DNAR Orders

Unlike other medical interventions, CPR is initiated without a physician's order, based on implied consent for emergency treatment. A physician's order is necessary to withhold CPR. Physicians must initiate a discussion about the use of CPR with all adults admitted for medical and surgical care or with their surrogates. Terminally ill patients may fear abandonment and pain more than death, so physicians should also reassure the patient and family that pain control and other aspects of medical care will continue even if resuscitation is withheld.

The attending physician should write the DNAR order in the patient's chart with a note explaining the rationale for the DNAR order and any other specific limitations of care. The limitation-of-treatment order should contain guidelines for specific emergency interventions that may arise (eg, use of pressor agents, blood products, or antibiotics). The scope of a DNAR order should be specific about which interventions are to be withheld. A DNAR order does not automatically preclude interventions such as administration of parenteral fluids, nutrition, oxygen, analgesia, sedation, antiarrhythmics, or vasopressors unless these are included in the order. Some patients may choose to accept defibrillation and chest compressions but not intubation and mechanical ventilation.

Oral DNAR orders are not acceptable. If the attending physician is not physically present, nursing staff may accept a DNAR order by telephone with the understanding that the physician will sign the order promptly. DNAR orders should be reviewed periodically, particularly if the patient's condition changes.

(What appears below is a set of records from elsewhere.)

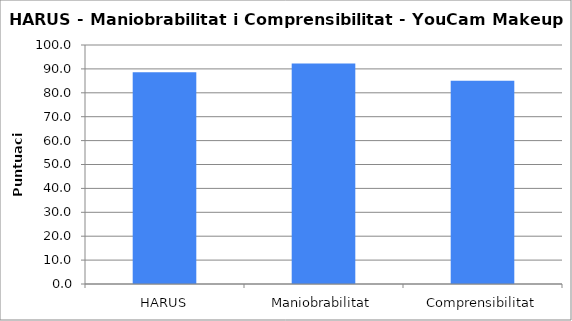
| Category | Series 0 |
|---|---|
| HARUS | 88.636 |
| Maniobrabilitat | 92.235 |
| Comprensibilitat | 85.038 |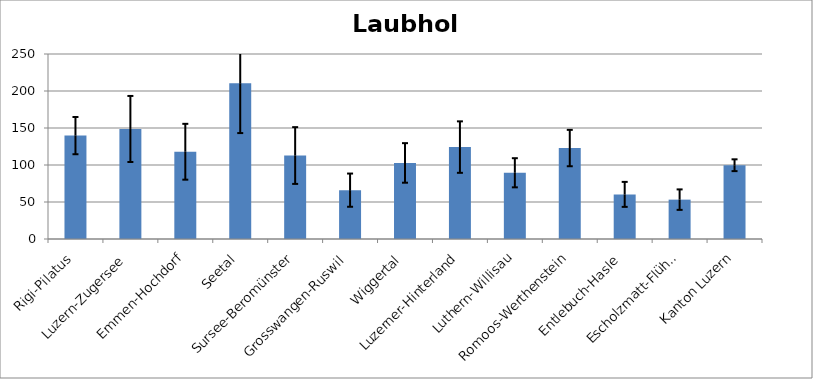
| Category | Laubholz |
|---|---|
| Rigi-Pilatus | 139.7 |
| Luzern-Zugersee | 148.7 |
| Emmen-Hochdorf | 117.9 |
| Seetal | 210.5 |
| Sursee-Beromünster | 112.8 |
| Grosswangen-Ruswil | 66 |
| Wiggertal | 102.8 |
| Luzerner-Hinterland | 124.2 |
| Luthern-Willisau | 89.5 |
| Romoos-Werthenstein | 122.9 |
| Entlebuch-Hasle | 60.3 |
| Escholzmatt-Flühli | 53.2 |
| Kanton Luzern | 99.7 |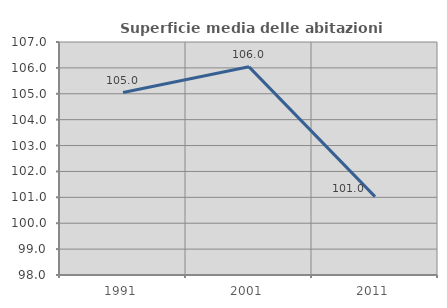
| Category | Superficie media delle abitazioni occupate |
|---|---|
| 1991.0 | 105.048 |
| 2001.0 | 106.04 |
| 2011.0 | 101.029 |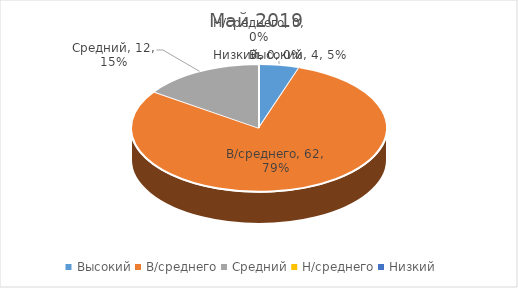
| Category | Май 2019 |
|---|---|
| Высокий | 4 |
| В/среднего | 62 |
| Средний | 12 |
| Н/среднего | 0 |
| Низкий | 0 |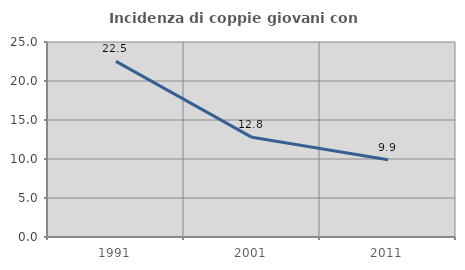
| Category | Incidenza di coppie giovani con figli |
|---|---|
| 1991.0 | 22.508 |
| 2001.0 | 12.779 |
| 2011.0 | 9.903 |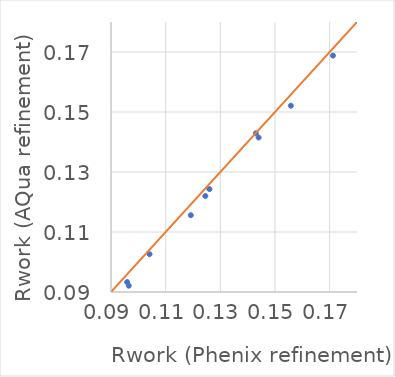
| Category | Series 0 |
|---|---|
| 0.1192 | 0.116 |
| 0.1558 | 0.152 |
| 0.144 | 0.142 |
| 0.1041 | 0.103 |
| 0.126 | 0.124 |
| 0.0965 | 0.092 |
| 0.1712 | 0.169 |
| 0.0959 | 0.093 |
| 0.143 | 0.143 |
| 0.1245 | 0.122 |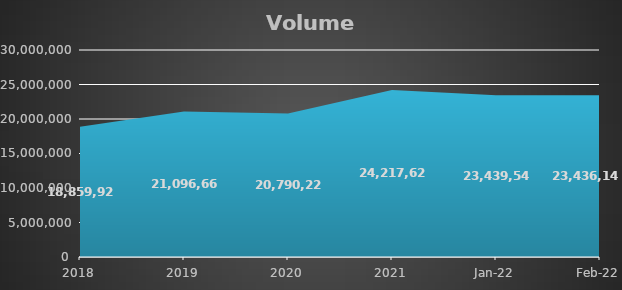
| Category | Metric Tons |
|---|---|
| 2018.0 | 18859924 |
| 2019.0 | 21096664 |
| 2020.0 | 20790224 |
| 2021.0 | 24217622 |
| 44592.0 | 23439541 |
| 44620.0 | 23436149 |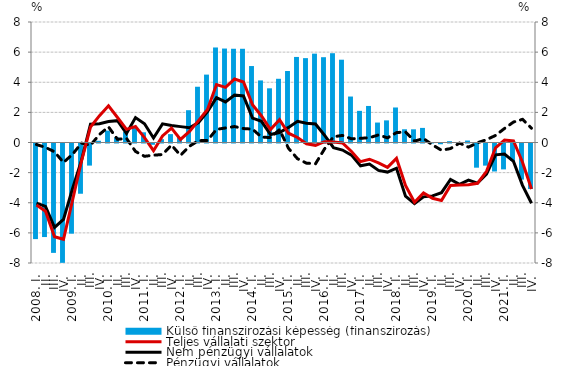
| Category | Külső finanszírozási képesség (finanszírozás) |
|---|---|
| 2008. I. | -6.347 |
| II. | -6.211 |
| III. | -7.262 |
| IV. | -7.922 |
| 2009. I. | -5.987 |
|          II. | -3.336 |
|          III. | -1.467 |
|          IV. | 0.114 |
| 2010. I. | 0.788 |
|          II. | 0.342 |
|          III. | 0.697 |
|          IV. | 1.087 |
| 2011. I. | 0.678 |
|          II. | -0.085 |
|          III. | 0.221 |
|          IV. | 0.556 |
| 2012. I. | 0.346 |
|          II. | 2.144 |
|          III. | 3.702 |
|          IV. | 4.508 |
| 2013. I. | 6.308 |
| II. | 6.238 |
|          III. | 6.224 |
| IV. | 6.222 |
| 2014. I. | 5.076 |
| II. | 4.121 |
|          III. | 3.597 |
| IV. | 4.23 |
| 2015. I. | 4.745 |
| II. | 5.68 |
|          III. | 5.601 |
| IV. | 5.899 |
| 2016. I. | 5.663 |
| II. | 5.928 |
|          III. | 5.497 |
| IV. | 3.052 |
| 2017. I. | 2.102 |
| II. | 2.426 |
|          III. | 1.324 |
| IV. | 1.469 |
| 2018. I. | 2.325 |
| II. | 0.878 |
|          III. | 0.876 |
| IV. | 0.969 |
| 2019. I. | -0.002 |
| II. | -0.049 |
|          III. | 0.088 |
| IV. | 0.005 |
| 2020. I. | 0.131 |
| II. | -1.606 |
|          III. | -1.47 |
| IV. | -1.857 |
| 2021. I. | -1.719 |
| II. | -1.158 |
|          III. | -2.399 |
| IV. | -3.024 |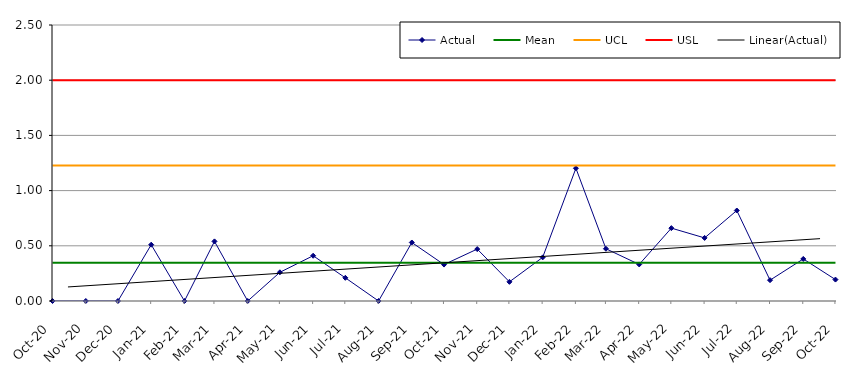
| Category | Actual | Mean | UCL | USL |
|---|---|---|---|---|
| 2020-10-01 | 0 | 0.346 | 1.226 | 2 |
| 2020-11-01 | 0 | 0.346 | 1.226 | 2 |
| 2020-12-01 | 0 | 0.346 | 1.226 | 2 |
| 2021-01-01 | 0.51 | 0.346 | 1.226 | 2 |
| 2021-02-01 | 0 | 0.346 | 1.226 | 2 |
| 2021-03-01 | 0.54 | 0.346 | 1.226 | 2 |
| 2021-04-01 | 0 | 0.346 | 1.226 | 2 |
| 2021-05-01 | 0.26 | 0.346 | 1.226 | 2 |
| 2021-06-01 | 0.41 | 0.346 | 1.226 | 2 |
| 2021-07-01 | 0.21 | 0.346 | 1.226 | 2 |
| 2021-08-01 | 0 | 0.346 | 1.226 | 2 |
| 2021-09-01 | 0.53 | 0.346 | 1.226 | 2 |
| 2021-10-01 | 0.33 | 0.346 | 1.226 | 2 |
| 2021-11-01 | 0.47 | 0.346 | 1.226 | 2 |
| 2021-12-01 | 0.174 | 0.346 | 1.226 | 2 |
| 2022-01-01 | 0.395 | 0.346 | 1.226 | 2 |
| 2022-02-01 | 1.202 | 0.346 | 1.226 | 2 |
| 2022-03-01 | 0.473 | 0.346 | 1.226 | 2 |
| 2022-04-01 | 0.331 | 0.346 | 1.226 | 2 |
| 2022-05-01 | 0.66 | 0.346 | 1.226 | 2 |
| 2022-06-01 | 0.571 | 0.346 | 1.226 | 2 |
| 2022-07-01 | 0.82 | 0.346 | 1.226 | 2 |
| 2022-08-01 | 0.189 | 0.346 | 1.226 | 2 |
| 2022-09-01 | 0.381 | 0.346 | 1.226 | 2 |
| 2022-10-01 | 0.194 | 0.346 | 1.226 | 2 |

The attending physician should clarify both the DNAR order and plans for future care with nurses, consultants, house staff, and the patient or surrogate and offer an opportunity for discussion and resolution of conflicts. Basic nursing and comfort care (ie, oral hygiene, skin care, patient positioning, and measures to relieve pain and symptoms) must always be continued. DNAR orders carry no implications about other forms of treatment, and other aspects of the treatment plan should be documented separately and communicated to staff.

DNAR orders should be reviewed before surgery by the anesthesiologist, attending surgeon, and patient or surrogate to determine their applicability in the operating suite and postoperative recovery room.